Brighter future

A new type of light-emitting diode with improved lighting performance and energy efficiency has been developed by researchers at Rensselaer Polytechnic.

A new type of light-emitting diode (LED) with significantly improved lighting performance and energy efficiency has been developed by researchers at Rensselaer Polytechnic Institute.

The new polarisation-matched LED, developed in collaboration with Samsung Electro-Mechanics, exhibits an 18 per cent increase in light output and a 22 per cent increase in wall-plug efficiency, which essentially measures the amount of electricity the LED converts into light.

The device also achieves a notable reduction in ‘efficiency droop’; this is a well-known phenomenon that causes LEDs to be most efficient when receiving low-density electric currents, but then to lose efficiency as higher-density currents are fed into the device.
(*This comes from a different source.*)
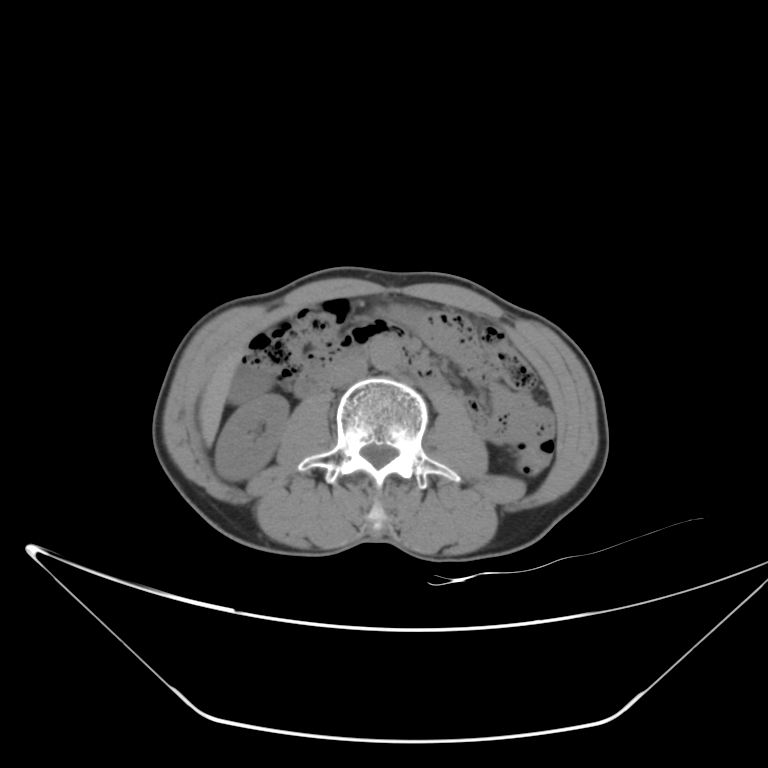

CT, abdomen/pelvis — Axial slice 59/81
Boxes are (x1, y1, x2, y2) in pixels. Labeled organs on this slice: duodenum at (294, 333, 452, 397), inferior vena cava at (329, 357, 368, 387), liver at (199, 347, 243, 443), aorta at (369, 341, 401, 371), right kidney at (215, 392, 287, 480), gall bladder at (229, 367, 269, 402).

The cause of this droop is not yet fully understood, but studies have shown that electron leakage is likely to be a large part of the problem.

‘Droop is under the spotlight since today’s high-brightness LEDs are operated at current densities far beyond where efficiency peaks,’ said Rensselaer project leader Prof E Fred Schubert.

‘This challenge has been a stumbling block, because reducing the current densities to values where LEDs are more efficient is unacceptable. Our new LED, however, which has a radically redesigned active region, namely a polarisation-matched active region, tackles this issue and brings LEDs closer to being able to operate efficiently at high-density currents.’

Focusing on the active region of LEDs where the light is generated, Schubert’s team discovered the region contained materials with mismatched polarisation. The polarisation mismatch is likely to cause electron leakage, and therefore a loss of efficiency, Schubert said.

The researchers discovered that the polarisation mismatch can be strongly reduced by introducing a new quantum-barrier design. They replaced the conventional Gallium Indium Nitride/Gallium Nitride (GaInN/GaN) layer of the LED active region with Gallium Indium Nitride/Gallium Indium Nitride (GaInN/GaInN). This substitution allows the layers of the active region to have a better matched polarisation, and in turn reduce both electron leakage and efficiency droop.

The benefits seen by testing the new GaInN/GaInN LED were consistent with theoretical simulations showing polarisation matching reducing electron leakage and efficiency droop.

Band diagram of conventional GaInN/GaN active region and new polarisation-matched GaInN/GaInN active region of a light-emitting diode

Schubert expects that a new wave of lighting devices based on LEDs and solid-state lighting will supplant the common light bulb in coming years, leading to vast environmental, energy and cost benefits, as well as innovations in healthcare, transportation systems, digital displays and computer networking.